Mayor Dennis Hession gained a bit of ground on Councilwoman Mary Verner in the second day of counting, but Hession still has a significant gap to cover to keep his job.
Meanwhile, Wednesday’s new count totals were enough to convince Spokane City Councilman Brad Stark to concede to Richard Rush, guaranteeing three new faces on City Council next year.
A day after becoming the probable mayor-elect of the state’s second-largest city, Verner was back at work at Upper Columbia United Tribes. Verner said if she wins, she will continue her job there until just before taking office when results are certified Nov. 27.
“I need to work straight through to make a smooth transition,” Verner said.
She said she wouldn’t declare victory and meet with city staff until a win is certain.
“I don’t want to waste anyone’s time, but I also don’t want to waste time getting started,” she said.
Attempts to reach Hession after Wednesday’s new vote count were unsuccessful.
A Spokesman-Review computer analysis of the city’s voting patterns shows that Verner owes her lead to strong support in north Spokane – particularly West Central and precincts between North Division and North Market – as well as Browne’s Addition and the lower South Hill. Hession did well in the city’s downtown precincts, the upper South Hill, the residential areas expanding on the Moran Prairie, and Indian Trail and Five Mile.

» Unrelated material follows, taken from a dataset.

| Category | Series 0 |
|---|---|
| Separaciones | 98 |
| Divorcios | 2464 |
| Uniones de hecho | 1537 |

Hession won Wednesday’s ballot count, taking about 52.5 percent of about 5,900 ballots tallied late in the afternoon, gaining most of his ground on the South Hill and the far northwest precincts in the city. But to overcome Verner’s lead – currently 2,607 votes out of about 39,000 counted so far – he’ll have to win a much larger percentage of the votes in subsequent tallies.
There’s no way to know exactly how many city ballots have yet to be counted because voters had until Tuesday evening to mail their ballots. But if the city reaches 55 percent turnout, that would leave about 16,000 ballots left to be counted. To win, Hession would need nearly 60 percent of them. That percentage would go down if more ballots come in, but up if fewer are returned.

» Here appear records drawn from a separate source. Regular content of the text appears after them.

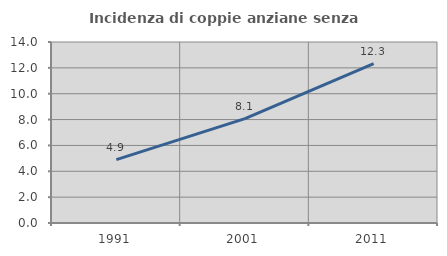
| Category | Incidenza di coppie anziane senza figli  |
|---|---|
| 1991.0 | 4.905 |
| 2001.0 | 8.073 |
| 2011.0 | 12.322 |
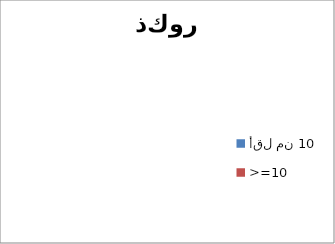
| Category | ذكور |
|---|---|
| أقل من 10 | 0 |
| >=10 | 0 |
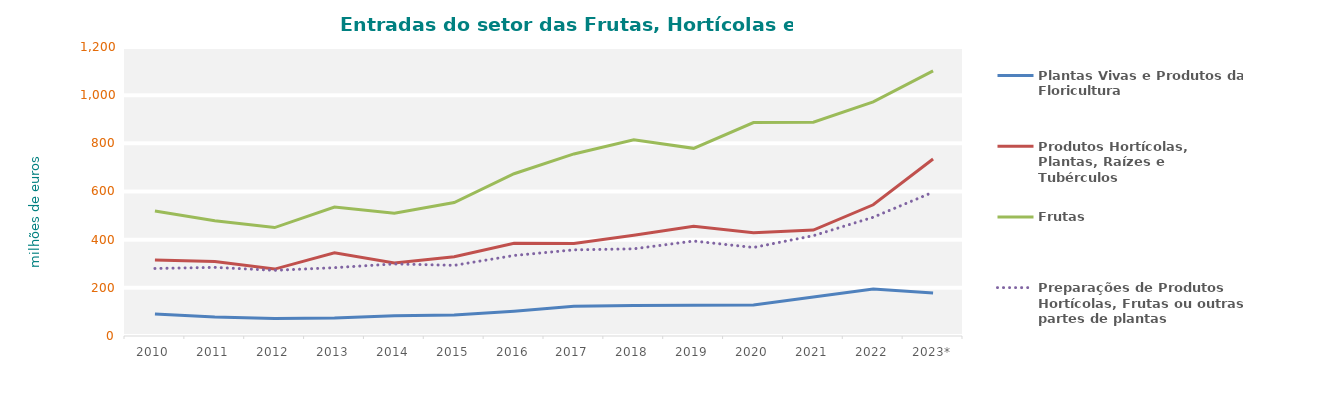
| Category | Plantas Vivas e Produtos da Floricultura | Produtos Hortícolas, Plantas, Raízes e Tubérculos  | Frutas | Preparações de Produtos Hortícolas, Frutas ou outras partes de plantas |
|---|---|---|---|---|
| 2010 | 91.697 | 315.21 | 518.932 | 280.342 |
| 2011 | 78.797 | 309.383 | 478.958 | 284.949 |
| 2012 | 72.61 | 277.849 | 450.238 | 272.697 |
| 2013 | 74.703 | 345.246 | 535.092 | 283.737 |
| 2014 | 83.902 | 303.305 | 509.634 | 299.198 |
| 2015 | 87.093 | 329.173 | 553.923 | 293.327 |
| 2016 | 103.182 | 384.765 | 673.769 | 334.369 |
| 2017 | 123.899 | 384.428 | 755.955 | 357.647 |
| 2018 | 126.586 | 418.729 | 814.572 | 361.967 |
| 2019 | 127.266 | 455.255 | 779.193 | 394.264 |
| 2020 | 128.381 | 428.985 | 886.341 | 367.606 |
| 2021 | 162.328 | 439.765 | 887.619 | 416.576 |
| 2022 | 195.368 | 544.945 | 972.097 | 493.12 |
| 2023* | 178.471 | 734.68 | 1101.138 | 597.26 |

A Verner win could set into motion a variety of personnel changes.
One guaranteed opening would be on City Council to take over the last two years of Verner’s term.
City Council President Joe Shogan said he expects to open an application process for the seat in early December.
As mayor, Verner would have the ability to replace the directors of any city department. During the campaign, she noted her support for keeping Police Chief Anne Kirkpatrick, but said she wouldn’t discuss other possible hires and fires out of respect to those in place.
Of the two City Council races that were too close to call Tuesday, the race between Steve Corker and Lewis Griffin tightened, but only slightly. After Wednesday, Corker leads 52 percent to 48 percent.
In the other race, Stark said Wednesday his deficit was too much to overcome and called Rush to congratulate him.
Stark, whose district is the same as Verner’s, said “unequivocally no” when asked if he would consider applying for the open seat that could be left if Verner becomes mayor.
“I have a couple of things in the hopper. We’ll see,” Stark said. “We got a hell of a lot done the last four years.”